Do the new work units take us any closer to finding the lowest energy protein fold? To my unscientific eye it looks from the diagrams like some do and some don't.
Ed Griffith


The answer thus far is that if you happen to be lucky and begin close, the new work units take you closer than before, but if you are too far away to begin with, they can't help you. The best demonstration of this is some calculations I did on our local computers where I started from the lowest rmsd structures found in the past week--I'll post these as soon as I get a chance.

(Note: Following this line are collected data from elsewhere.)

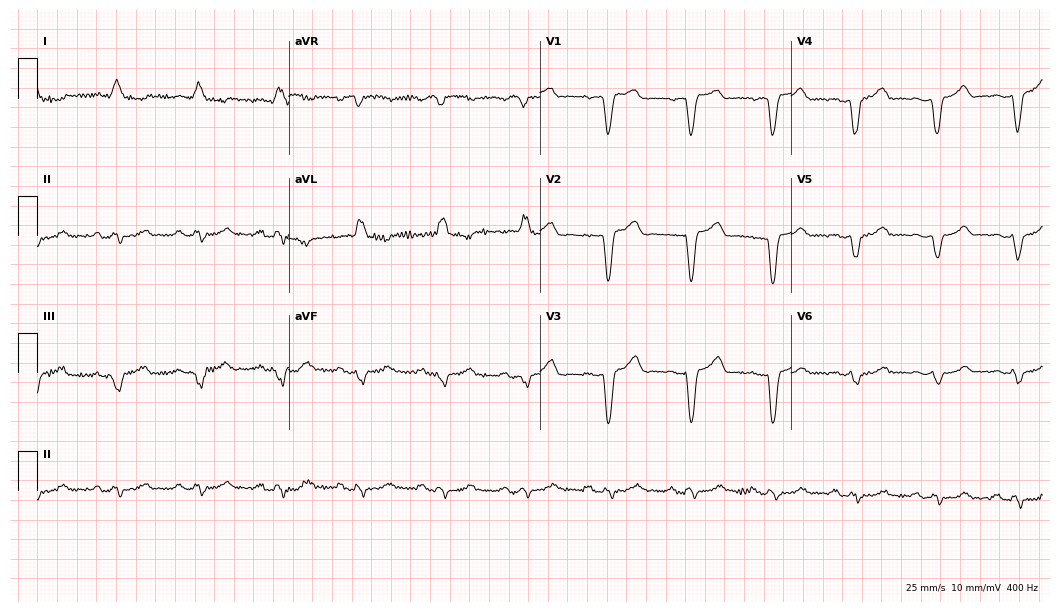
Electrocardiogram (10.2-second recording at 400 Hz), a female patient, 65 years old. Interpretation includes left bundle branch block.
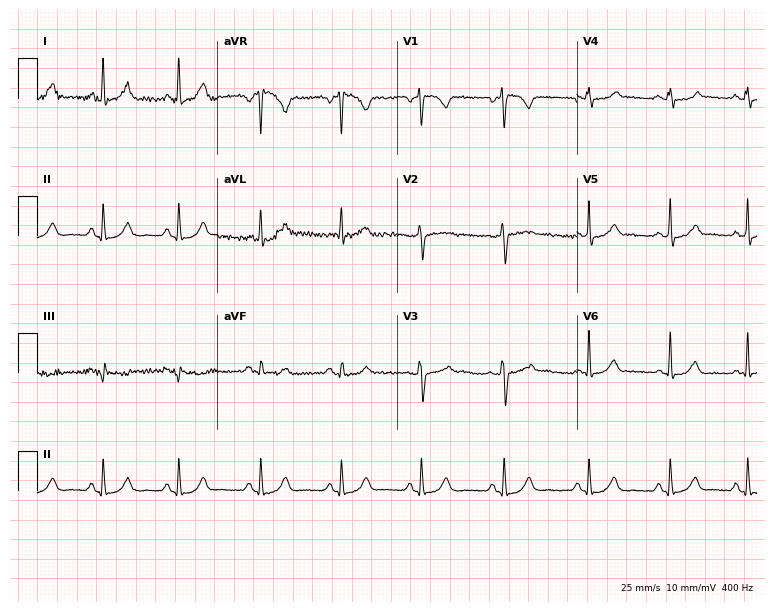
Standard 12-lead ECG recorded from a 50-year-old female. None of these six findings is recorded: first-degree AV block, right bundle branch block, left bundle branch block, sinus bradycardia, atrial fibrillation, sinus tachycardia. Other findings, if any, are not listed.
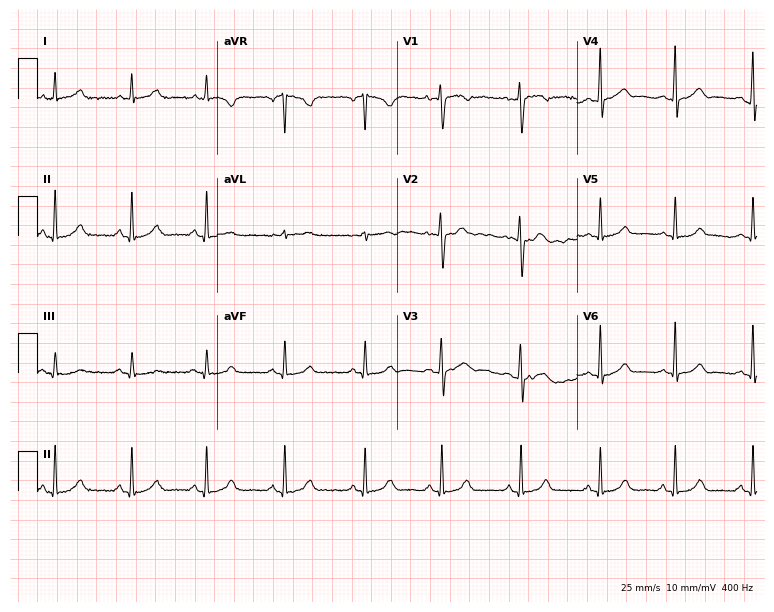
12-lead ECG from a female, 32 years old (7.3-second recording at 400 Hz). Recorded interpretation: within normal limits.
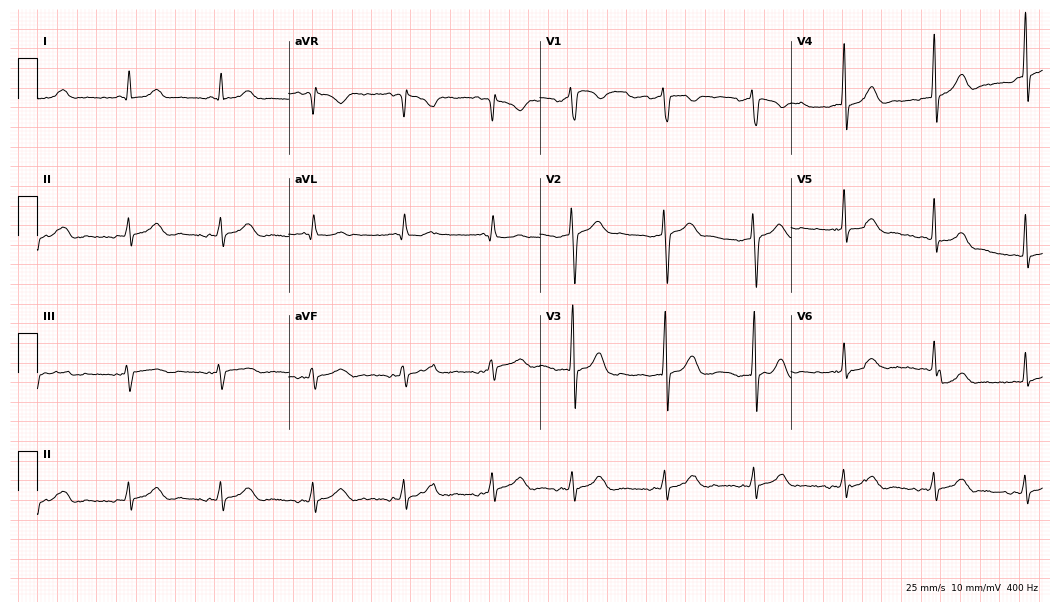
ECG — a 49-year-old man. Screened for six findings — first-degree AV block, right bundle branch block, left bundle branch block, sinus bradycardia, atrial fibrillation, sinus tachycardia — none is recorded. Findings outside these six are not listed.
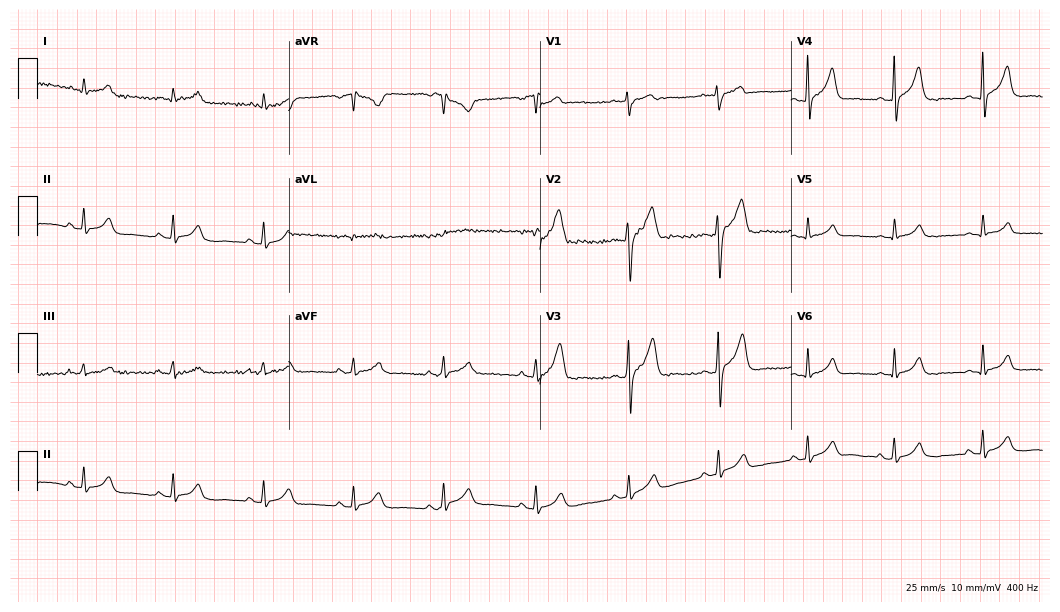
Electrocardiogram, a 31-year-old male. Overall reading on record: normal ECG.

Yesterday we started calculations on four new proteins which based on our past experience are likely to be easier than the two we have been running for the past two weeks (1hz6 and 1n0u). For these two protiens, which we knew would be hard problems to begin with, I found lower energy structures when I started from very low rmsd structures than anybody found starting from an extended chain. This suggests that with more sampling, the lowest energy structures would be very close to correct. But "more" in this case means a lot more, so we are going to return to these two proteins in a month or two, when, if we extrapolate the current growth trends, we should have 10x more compute power!

Also coming up in the next couple of weeks will be some new approaches to the sampling problem, in which we attempt to cover space as evenly as possible (you may have noticed that for 1n0u, there is an annoying "trap" around 9-10A from the correct structure) and the first HIV vaccine design calculations. Vaccine design is something I'm very excited about currently and I'll post an explanation of how we are going about this soon.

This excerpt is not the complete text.